What the task asks
Where an image appears, leave it out; otherwise repeat the data exactly.

------

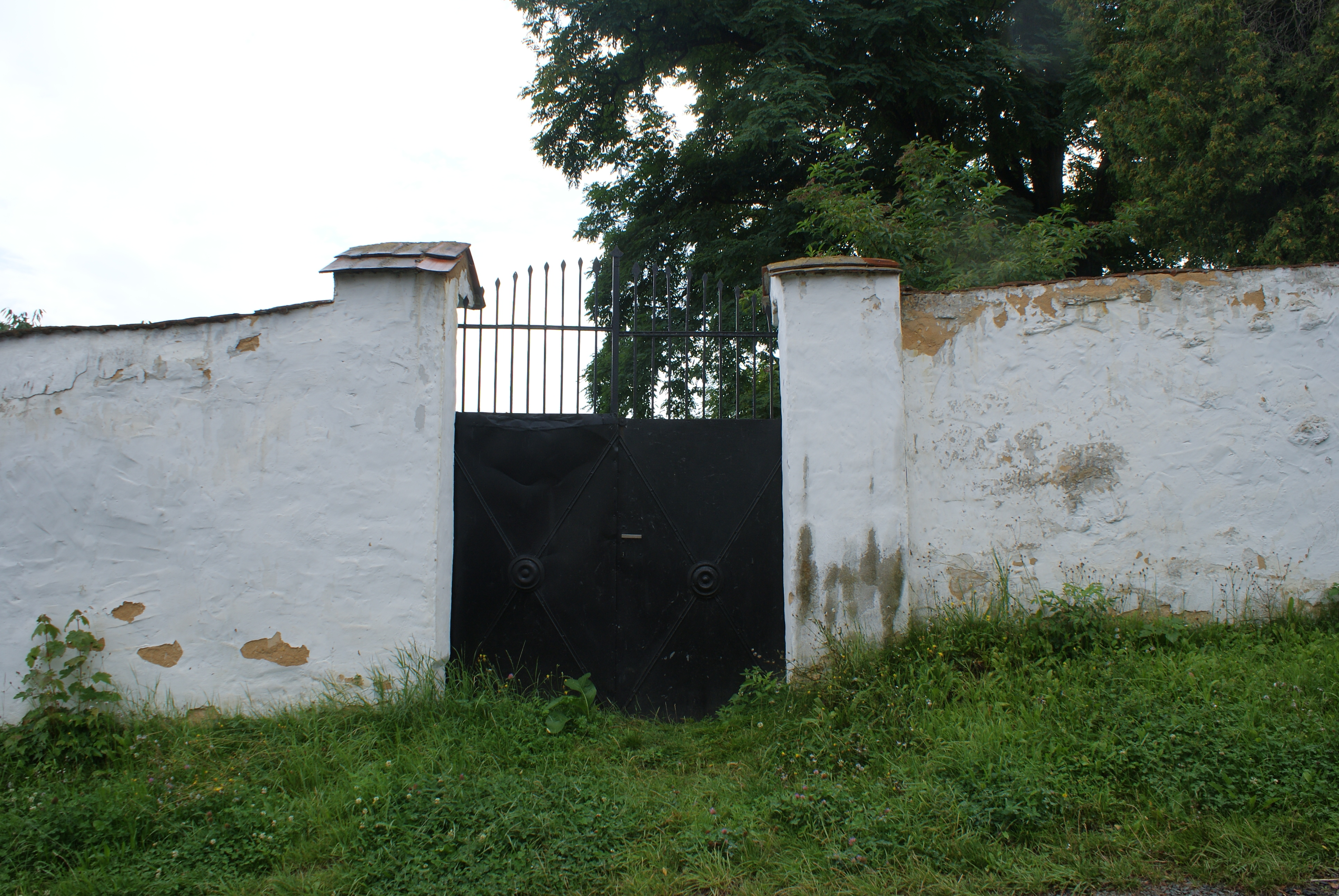 Spálené Poříčí, a town in Plzeň-South District, Czech Rep., Jewish cemetery SONY DSC
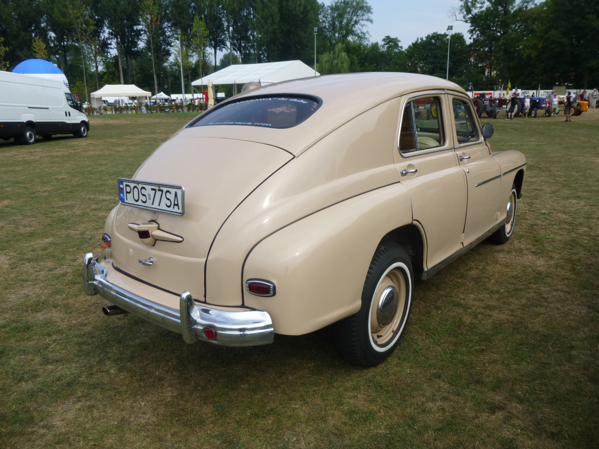 FSO Warszawa M20 at 2015 Motoclassic Wrocław
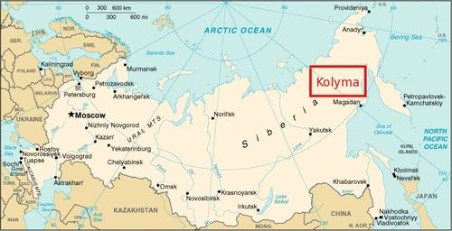 Carte de Russie indiquant l'emplacement de la région de la Kolyma
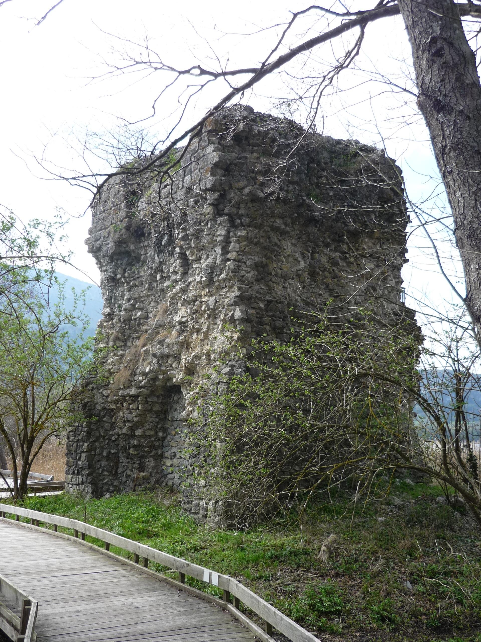 La tour de Beauvivier dans la réserve naturelle du Bout-du-Lac, Doussard, Haute-Savoie, France
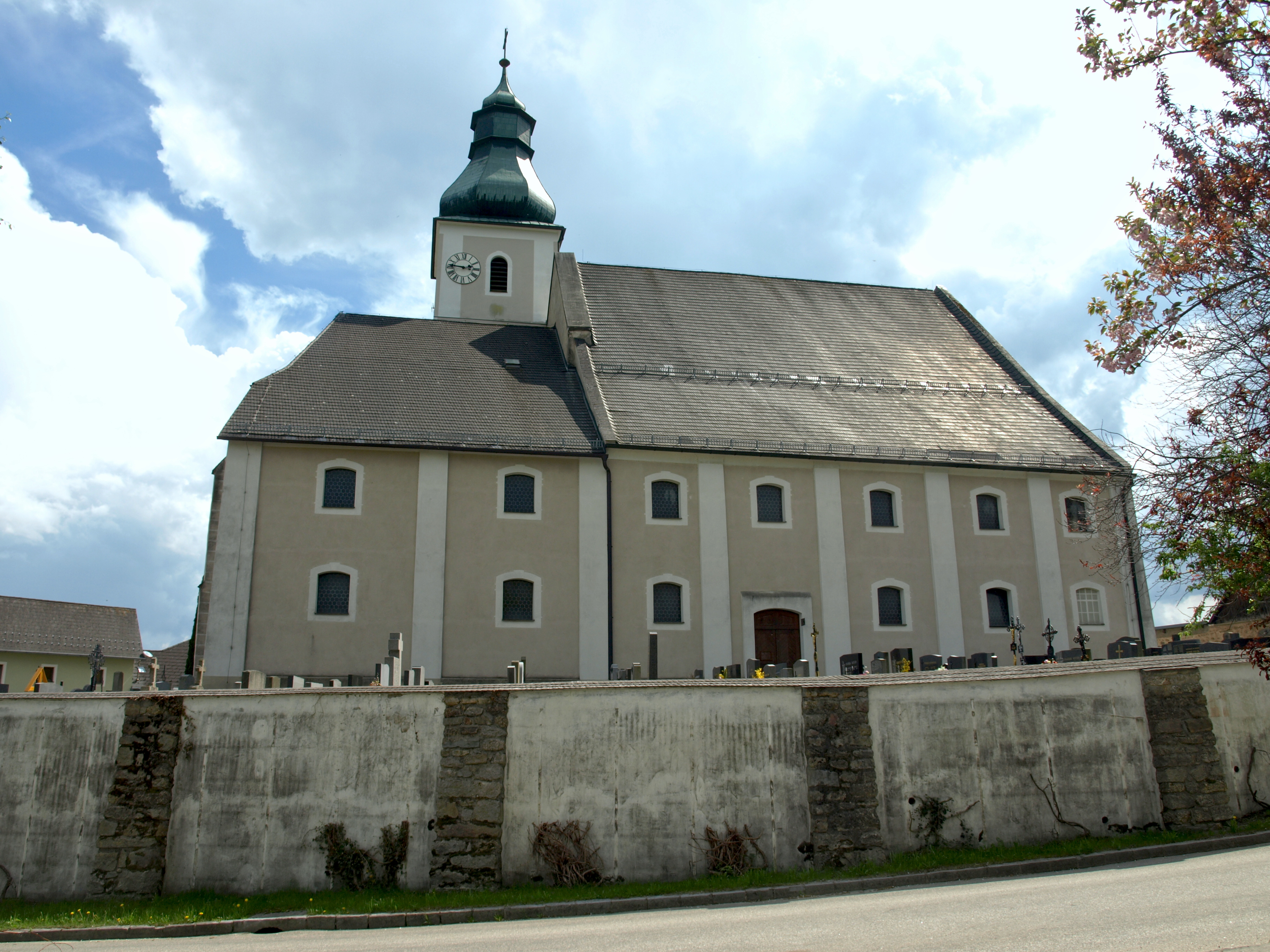 Kath. Pfarrkirche Mariä Geburt und Friedhof
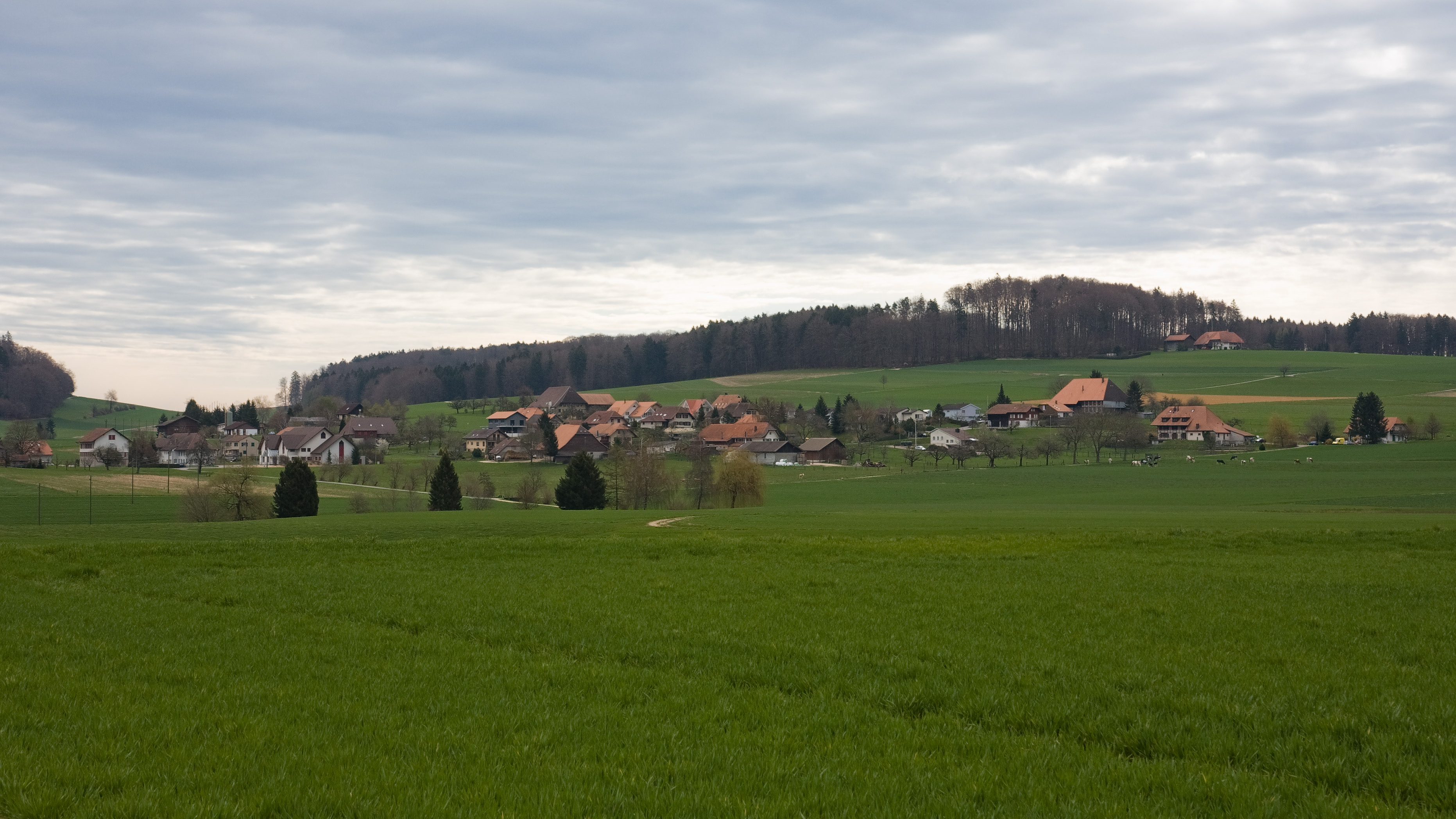 Landschaft mit Dorf: Lüterswil, Kanton Solothurn, Schweiz
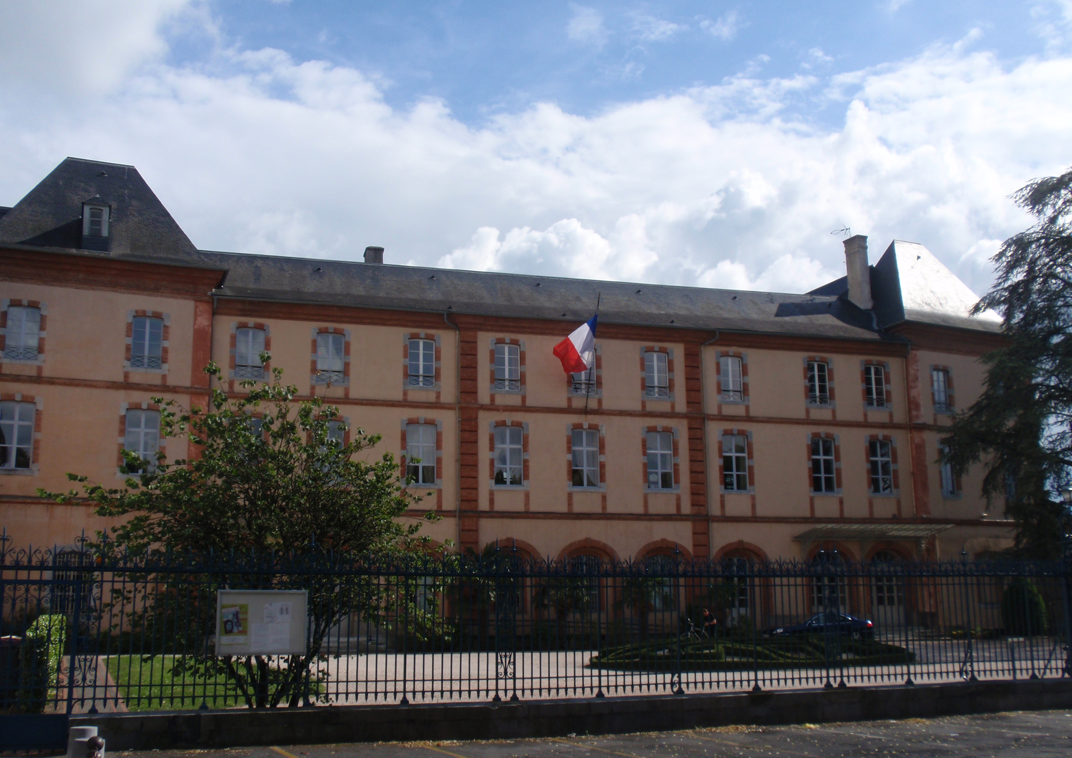 Ancien Evêché de Bigorre, Préfecture des Hautes-Pyrénées
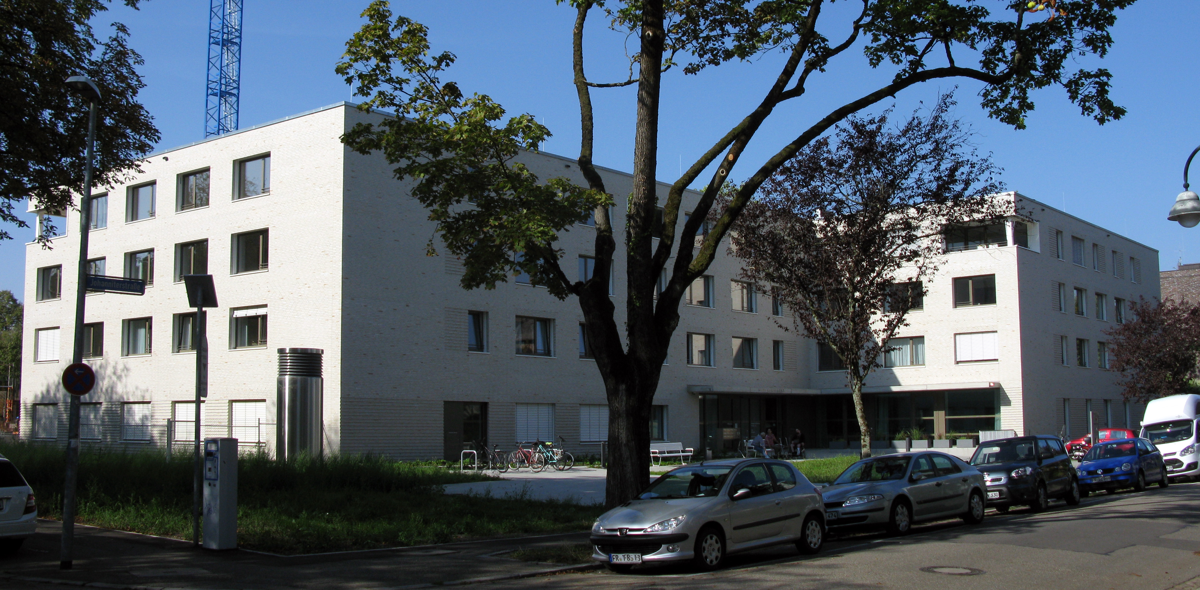 Haus Heiliggeist in Freiburg-Neuburg
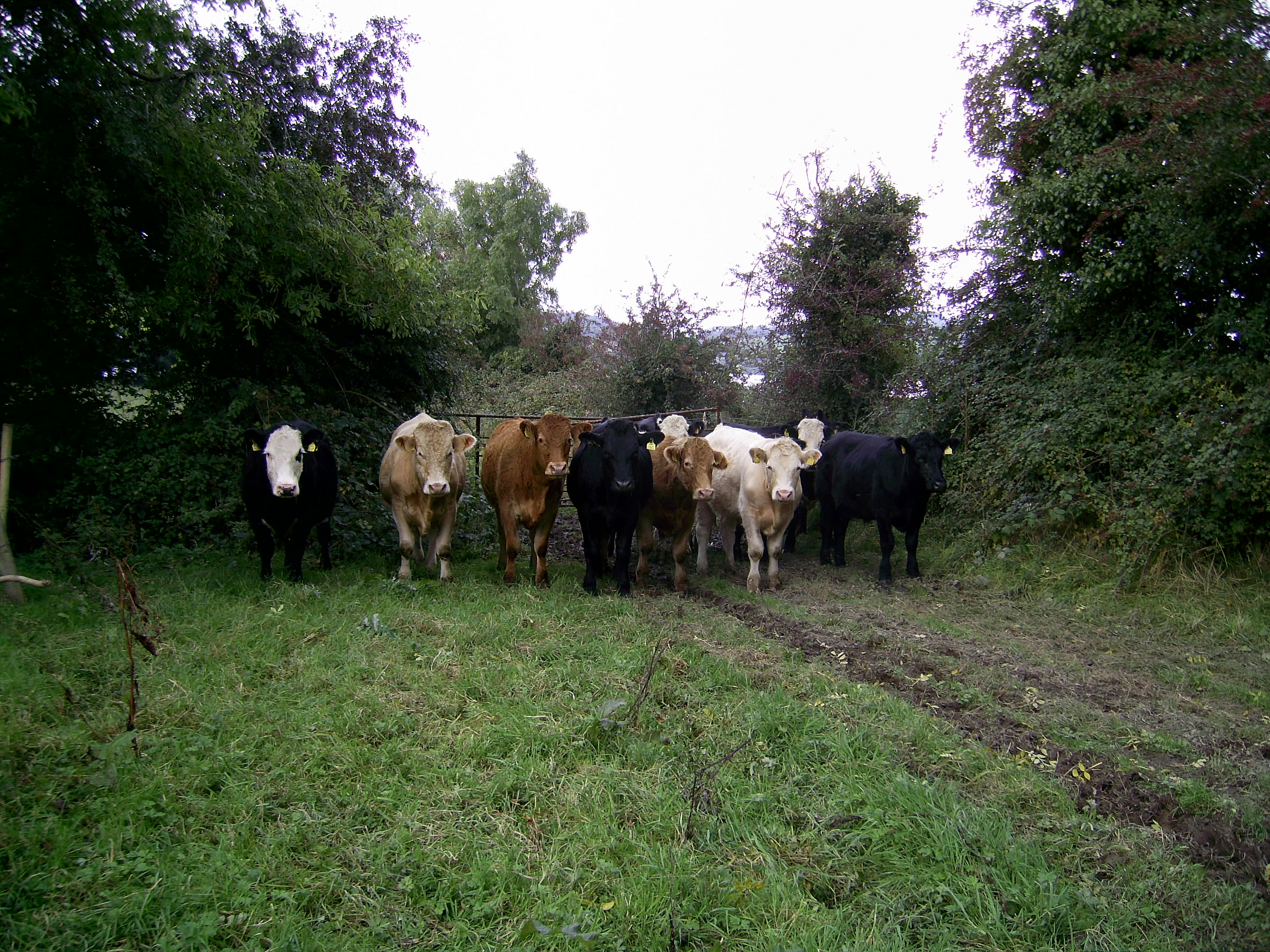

------

Result of this task
 Spálené Poříčí, a town in Plzeň-South District, Czech Rep., Jewish cemetery SONY DSC
 FSO Warszawa M20 at 2015 Motoclassic Wrocław
 Carte de Russie indiquant l'emplacement de la région de la Kolyma
 La tour de Beauvivier dans la réserve naturelle du Bout-du-Lac, Doussard, Haute-Savoie, France
 Kath. Pfarrkirche Mariä Geburt und Friedhof
 Landschaft mit Dorf: Lüterswil, Kanton Solothurn, Schweiz
 Ancien Evêché de Bigorre, Préfecture des Hautes-Pyrénées
 Haus Heiliggeist in Freiburg-Neuburg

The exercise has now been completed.